FDCPA Class Action Defense Cases–Gaisser v. Portfolio Recovery Associates: Florida Federal Court Grants Motion To Dismiss Certain Class Action Claims But Denies Motion To Dismiss FDCPA Class Action

Dec 9, 2008 | By: Michael J. Hassen

Motion to Dismiss FDCPA Class Action Claim Premised on Filing Untimely Debt Collection Lawsuits Fails but Motion to Dismiss State Law Class Action Claims and to Dismiss FDCPA Class Action Claim based on Attorney Fees Sought in Debt Collection Lawsuits were Meritorious Florida Federal Court Holds

Plaintiff filed a class action against Portfolio Recovery Associates (PRA) and certain individuals (PRA’s lawyers) alleging violations of the federal Fair Debt Collection Practices Act (FDCPA) and Florida’s Consumer Collections Practices Act (FCCPA); the class action complaint asserted that in violation of state and federal law, defendants engaged in a pattern and practice of filing lawsuits to collect debts after the statute of limitations had expired for doing so, and that defendants sought a standard amount of attorney fees without supporting documentation and without actually having incurred the stated amount in attorney fees. Gaisser v. Portfolio Recovery Associates, LLC, 571 F.Supp.2d 1273, 1274-75 (S.D. Fla. 2008). According to the class action, “Defendants’ practice of attempting to collect on debts after expiration of the applicable statute of limitations and Defendants’ practice regarding attorney’s fees runs afoul of the FDCPA.” Id., at 1275. More specifically, the class action complaint alleged that “Defendants used false or misleading representations to collect or attempt to collect a debt in violation of 15 U.S.C. § 1692e,” and “used unfair or unconscionable means to collect or attempt to collect a debt in violation of 15 U.S.C. § 1692f.” Id. The class action further alleged that defendants’ conduct violated Florida state law. Id. Defense attorneys moved to dismiss the first amended class action complaint. Id., at 1274. The district court granted the motion in part and denied the motion in part.

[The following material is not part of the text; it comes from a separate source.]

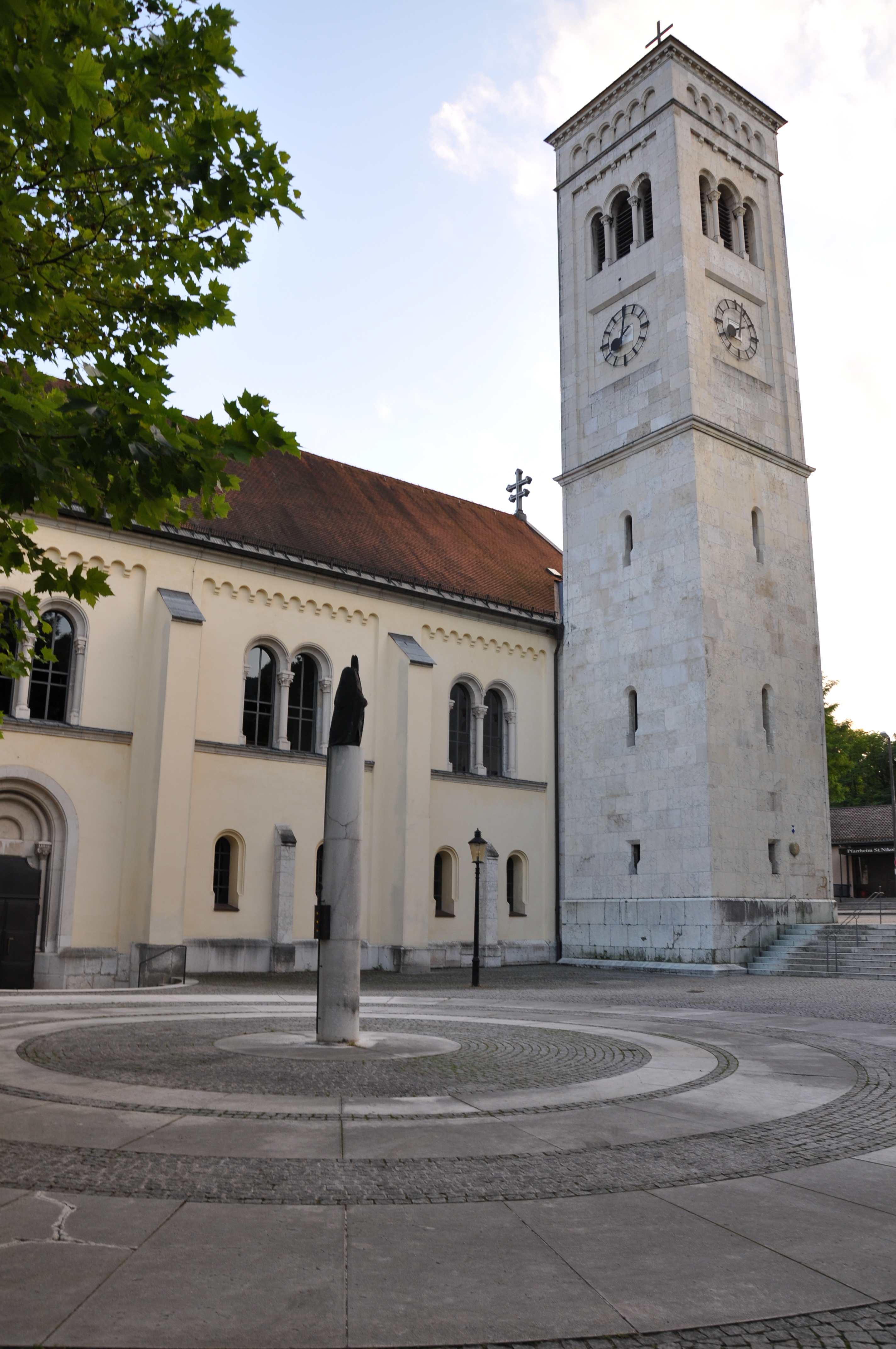 Pfarrkirche und Kirchenplatz St. Nikolaus in Bad Reichenhall Ganz rechts im Hintergrund ist ein Teil des Pfarrheims zu sehen Bei Verwendung bitte ich hier um einen Hinweis, wo das Foto genutzt wird.

Plaintiff incurred credit card debts but was unable to keep up with the required payments. Gaisser, at 1274. The debt was assigned to PRA, who retained counsel to file suit against plaintiff to collect on the debt. Id. The first issue the district court addressed was whether New Hampshire’s three-year statute of limitations applied or Florida’s five-year statute of limitations applied to the debt collection lawsuits filed by defendants. Id., at 1275-76. The Court concluded that New Hampshire law applied, id., at 1276-77, and that defense attorneys failed to establish that the lawsuit – filed against plaintiff four years after the commencement of the statute of limitations – was filed timely, id., at 1277-78. But the district court granted the defense motion to dismiss the class action claims premised on the lawyer’s attorney fees, concluding that the lawyer verified only what a “reasonable fee” would be for the services rendered, not that the amount sought represented his “actual fee.” Id., at 1278. Because defendants did not represent the amount of attorney fees requested was a “sum certain,” and because defendants invited the court to determine the “reasonable fee” to be awarded, the class action claims based on the attorney fee requests failed. Id., at 1277-78.

Finally, with respect to the class action claims premised on Florida’s state law, defense attorneys argued that the litigation privilege barred the FCCPA claim. Gaisser, at 1279. The district court agreed that the litigation privilege applied and accordingly granted the motion to dismiss the FCCPA class action claims, id., at 1279-80. Accordingly, the federal court granted the defense motion to dismiss certain claims in the class action complaint, but denied the motion as to the FDCPA claim, id., at 1280.